Annual festival in Bacolod, Philippines

The Panaad sa Negros Festival, also called simply as the Panaad Festival (sometimes spelled as Pana-ad), is a festival held annually during the month of April in Bacolod, the capital of Negros Occidental province in the Philippines. Panaad is the Hiligaynon word for "vow" or "promise" coming from the root-word saad; the festival is a form of thanksgiving to Divine Providence and commemoration of a vow in exchange for a good life. The celebration is held at the Panaad Park, which also houses the Panaad Stadium, and is participated in by the 13 cities and 19 towns of the province.
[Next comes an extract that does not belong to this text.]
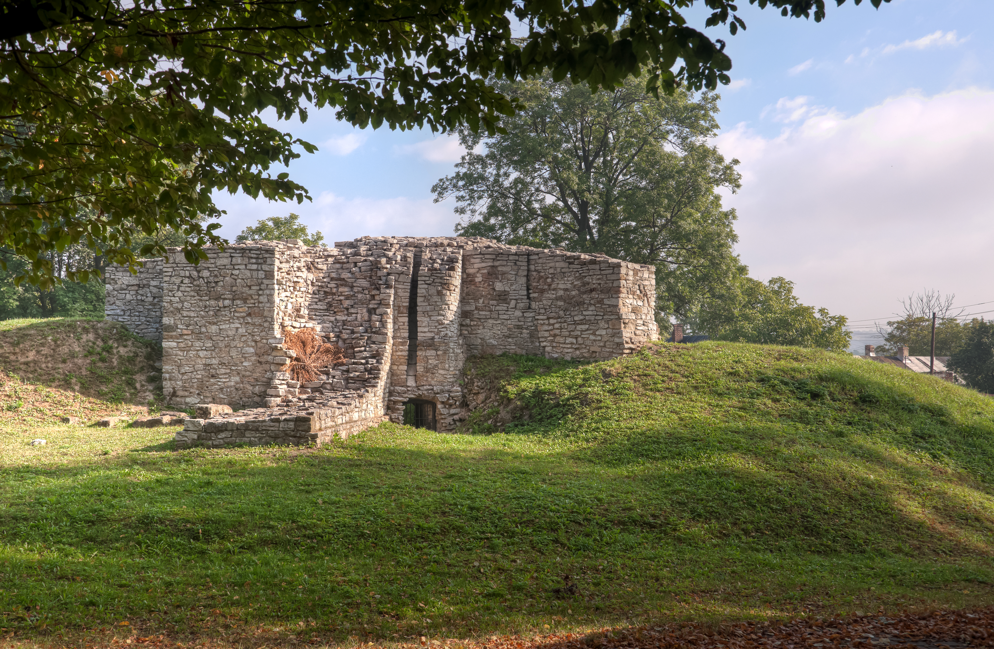 Relikty zamku średniowiecznego w Sławkowie

For this reason, the province dubs it the "mother" of all its festivals.

The first Panaad sa Negros Festival was held at Capitol Park and Lagoon in a three-day affair in 1993 that started April 30. The festival was held at the lagoon fronting the Provincial Capitol for the first four years. As the festival grew each year, it became necessary to locate a more spacious venue. In 1997, the festival was held at the reclaimed area near where the Bredco Port is located today.

The construction of the Panaad Stadium and sports complex paved the way for the establishment of the Panaad Park as the permanent home of the festival.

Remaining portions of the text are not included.